温暖化とはちみつ~キルギス

キルギス共和国の養蜂業が危機に直面している。気候変動の影響で氷河の雪解け水が減り、蜂が花蜜を集められなくなっているためだ。キルギスのサディル・ジャパロフ大統領が先月2日、国連気候変動枠組み条約第26回締約国会議(COP26)で報告したところによると、現状では同国の氷河が2100年までに消失し、農業へ致命的な打撃を与えると予想されている。

ターライベク・サートフさん(60)は4年前からチュイ州のサリ・ウゼニで蜂を飼っている。氷河の雪解け水が流れる川がいくつかある景勝地だ。しかし、ここ2年ほど、蜂群20群(巣箱20箱)を維持するのが難しくなってきた。

「今年はなかなか春が来ず、来たと思ったら気温が30度に上がって花が枯れてしまった。5月以来、雨が降ったのは4回だけ」だったという。これに加え、地域の農家が5~6月に無許可の農薬を畑にまいたため、蜂が大量に死んでしまった。野生の花を求めて山に登ってみたが、中央アジアを襲った干ばつで、やはり早々と枯れてしまったという。

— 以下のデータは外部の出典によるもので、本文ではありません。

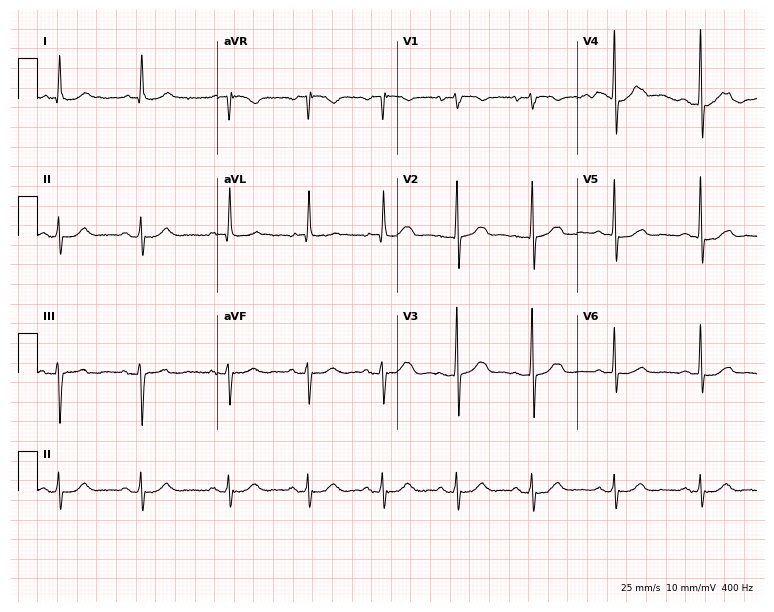
Electrocardiogram, a 74-year-old female patient. Overall reading on record: normal ECG.

サートフさんによれば、いつもならふもとの草地は7月まで花が咲く。7月に蜂を山に連れて行き、8月まで山の花蜜を吸わせるという。

キルギスのはちみつは「世界一」と評判があるほど美味しいそうだ。しかし、気候変動で養蜂ができなくなれば、はちみつがなくなるだけでは済まない。キルギスでは農作物が収穫できなくなり、山々に自生する草花も受粉を助けるものがなく絶えてしまうリスクがある。